Reputation: 1983
I have a dataframe df
like this:
region | model | metrics |
---|---|---|
Tokyo | ARIMA | 0.1 |
Tokyo | FeedForward | 0.2 |
Tokyo | DeepAR | 0.3 |
Osaka | ARIMA | 0.5 |
Osaka | FeedForward | 0.2 |
Osaka | DeepAR | 0.1 |
I want to group this by region
and return the minimum value of metrics
in each group, as well as the model
value where the metrics
is minimum.
The expected result:
region | model | metrics |
---|---|---|
Tokyo | ARIMA | 0.1 |
Osaka | DeepAR | 0.1 |
I tried to do it like below, but I'm not sure how I can complete it:
df.groupby("region").agg({'metrics':'min', ####... })
Maybe use argmin
? Any help will be appreciated.
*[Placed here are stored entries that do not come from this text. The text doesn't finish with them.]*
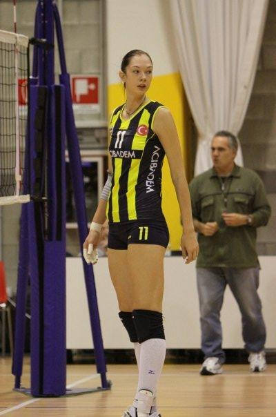 Ekaterina Gamova, pallavolista russa, gioca nel ruolo di opposto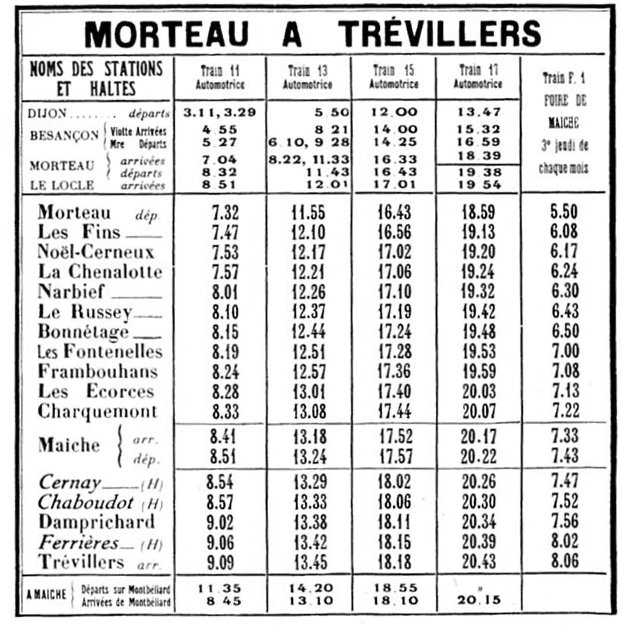 Horaires de 1936 des trains de la ligne des chemins de fer Régionaux de Franche-Comté (RFC) de Morteau à Trévillers (Doubs, France).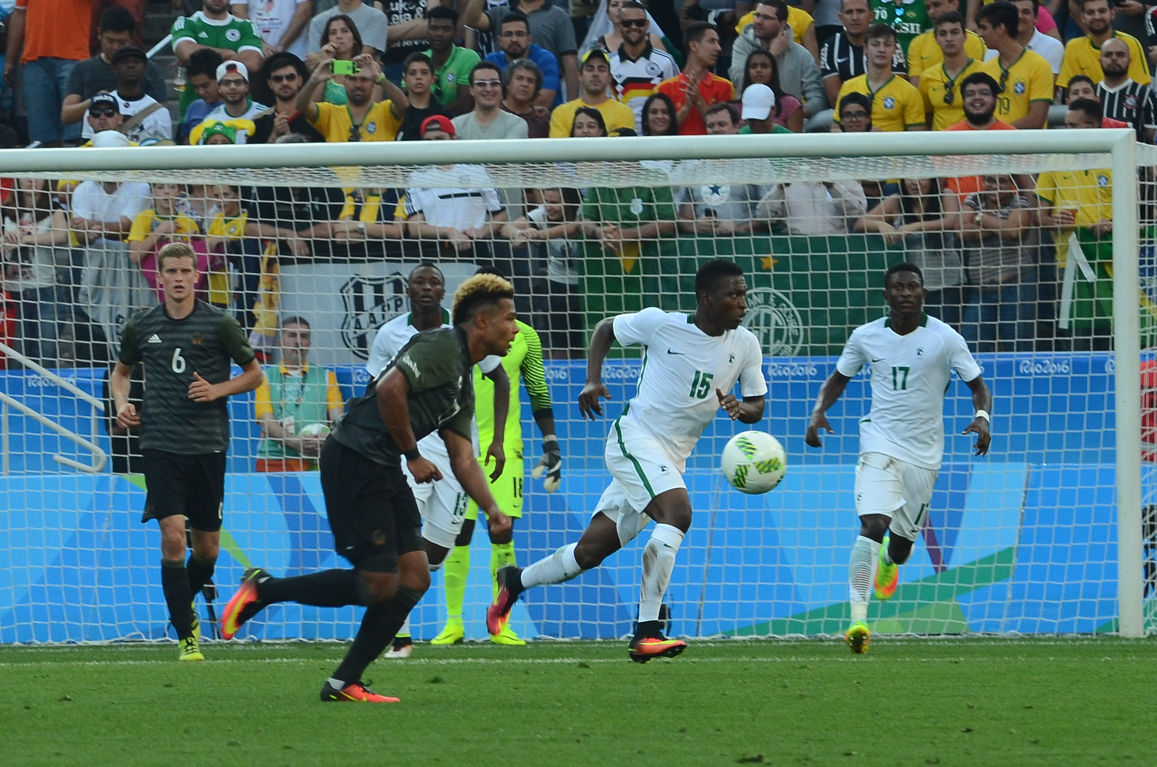 São Paulo - Alemanha vence a Nigéria por 2 a 0 e se classifica para a final na Arena Corinthians (Rovena Rosa/Agência Brasil)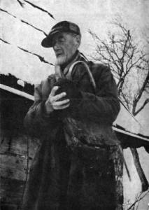 Lazar Dljaca vers la fin de sa vie

Thanks!
Upvotes: 3
Views: 3158
Reputation: 18306
You can find the index of the minimum metric of each group and then loc
with it into the original frame:
# not sorting to keep the original order of appearance of regions
min_inds = df.groupby("region", sort=False).metrics.idxmin()
result = df.loc[min_inds]
to get
>>> result
region model metrics
0 Tokyo ARIMA 0.1
5 Osaka DeepAR 0.1
(may the forecasting be fun!)
Upvotes: 3
Reputation: 484
How about sort by value of metrics and drop duplicates remaining the smallest one like this.
df.sort_values("metrics").drop_duplicates(['region'], keep='first')
Upvotes: 2